Diabetes is the epitome of “an ounce of prevention is worth a pound of cure.” That was the driving force behind our division’s advocacy efforts that led to a change in Medicaid coverage requirements for continuous glucose monitors (CGM) for children with type 1 diabetes.
The Division of Pediatric Endocrinology and Diabetes at UAB, located at Children’s of Alabama, caters to the majority of children with diabetes in Alabama. Multiple studies in children with type 1 diabetes have confirmed that intensive glucose control reduces the rate of diabetes complications. Traditionally, patients with diabetes check blood sugars at least four times per day. The glucometers require frequent, painful finger pricks to get a drop of blood for testing. In addition, middle-of-the-night checks are often needed to catch dangerously low/high sugar levels.
CGM provides real-time, numerical and graphical information every five minutes and allows patients with diabetes to monitor blood glucose with a reduced patient burden. CGM use can improve glucose control while reducing the frequency of hypoglycemia, lowering hemoglobin A1C, improving time in the range of goal blood glucose and ultimately helping to prevent acute and chronic complications related to diabetes. These devices can be especially helpful to patients with social determinants of health that prevent them from adequately self-monitoring their blood glucose.

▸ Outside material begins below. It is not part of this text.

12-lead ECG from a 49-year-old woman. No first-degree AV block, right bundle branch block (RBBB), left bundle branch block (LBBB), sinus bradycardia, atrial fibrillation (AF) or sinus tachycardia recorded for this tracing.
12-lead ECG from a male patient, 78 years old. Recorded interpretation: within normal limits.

In 2019, our clinic’s baseline CGM use rate for all patients with diabetes was 22 percent, while the national average based on the Type 1 Diabetes Exchange Quality Collaborative was 48 percent. Of the approximately 2,000 children and adolescents with type 1 diabetes at Children’s, around 45 percent of patients had Medicaid insurance. In our commercial insurance population, 50 percent of our total patient population used CGM. In contrast, our coverage rate for those insured by Medicaid was 17 percent, mainly due to the restrictions on coverage of CGM. At that time, Alabama Medicaid required patients to have “severe hypoglycemia” for coverage of CGM, which led to significant inequity between patients with private insurance vs. Medicaid insurance.
Drs. Jessica Schmitt and Mary Lauren Scott initiated a quality improvement project to address disparities in CGM access based on patient insurance. They used plan-do-study-act cycles to reduce the baseline disparity by 10 percent. The interventions targeted improving provider understanding of requirements for CGM coverage, weekly emails to providers detailing the percent of their patients using CGMs, assisting patients with meeting documentation requirements and inserting CGM samples obtained using the Kaul Pediatric Research Institute grant funding. Even though the percentage of patients who had CGM samples inserted in the clinic went up, we realized we could not get continued CGM supplies without meeting the Medicaid criteria.
In 2020, we petitioned Alabama Medicaid to change the CGM coverage policy, specifically to reverse the demonstrated hypoglycemia requirement to provide CGM technology for our patients with type 1 diabetes. All of my colleagues, especially Drs. Jessica Schmitt, Mary Lauren Scott, Margaret Marks, Joycelyn Atchison and Michael Stalvey helped me petition Alabama Medicaid. We explained that the cost of the CGM will be offset by decreased emergency room visits and admissions for diabetic ketoacidosis, hyperglycemia or hypoglycemia. While the yearly cost of CGM per patient may appear high, preventing one patient from having an admission for diabetic ketoacidosis can cover the complete out-of-pocket cost for two to five patients to use a CGM for a year. After months of effort, this became a reality on January 1, 2021, when Medicaid approved CGM use for children with type 1 diabetes who had proof of four blood sugar checks per day. They eliminated the severe hypoglycemia requirement. With the continued effects of our interventions, by late March 2021, the disparity between Medicaid vs. private insurance decreased to 12 percent.
Currently, our sustained weekly CGM use in our clinic for all patients is 81 percent and for patients with Medicaid insurance is 75 percent. This increased use of CGM resulted from our team’s commitment to our patients and our responsibility to improve the quality of life and long-term outcome. We are grateful to Alabama Medicaid for recognizing this opportunity to improve the care of patients with type 1 diabetes and reduce disparities.
Ambika P. Ashraf MD, FAAP, FNLA serves as the Director of the UAB Division of Pediatric Endocrinology and Diabetes and the Medical Director of the Children’s of Alabama Pediatric Endocrinology Clinics.